Highlighting three points
Some email correspondence recently received suggests that I need to highlight three points that I’ve made on this blog and in my book.
First, in the phrases free choice and free will the term free is not synonymous with unnecessitated, undetermined, or uncaused. When contemporary philosophers debate the compatibility of determinism and freedom, one side doesn’t say that the other side is wrong by definition. Instead, they treat “All necessitated actions are unfree” as a substantive assertion that requires argument. The arguments I’ve seen in defense of it are unpersuasive. You’ll find details in section 3.4 of my book.
Second, you can genuinely want something that you’re necessitated to want by prior conditions. Yes, desires can be manipulated, but necessitation by prior conditions isn’t the same as manipulation. In the typical case, your desires are necessitated by factors that crucially include your psychological makeup and don’t include manipulation. Furthermore, it’s simply confused to think that no desire of yours is genuine unless you chose it.

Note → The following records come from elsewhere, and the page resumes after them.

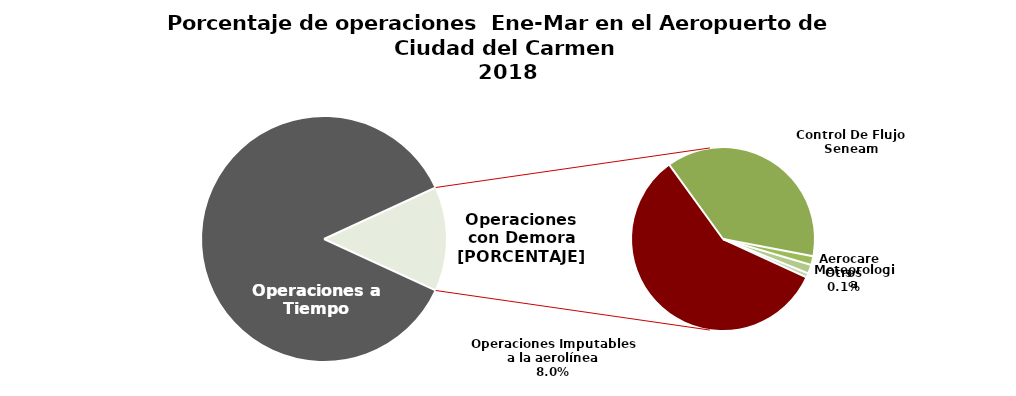
| Category | Series 0 |
|---|---|
| Operaciones a Tiempo | 809 |
| Operaciones Imputables a la aerolínea | 75 |
| Control De Flujo Seneam | 49 |
| Aerocares | 2 |
| Meteorologia | 2 |
| Otros | 1 |

Third, accepting determinism is no excuse at all for a “Why bother?” attitude. Quite the opposite. If you bother, the result will be determined in part by the fact that you bothered. Determinism doesn’t say you’ll get the same result regardless of whether you bother. The chain of necessitation doesn’t “steer around” your bothering. Why bother? Because determinism guarantees that your bothering makes a difference.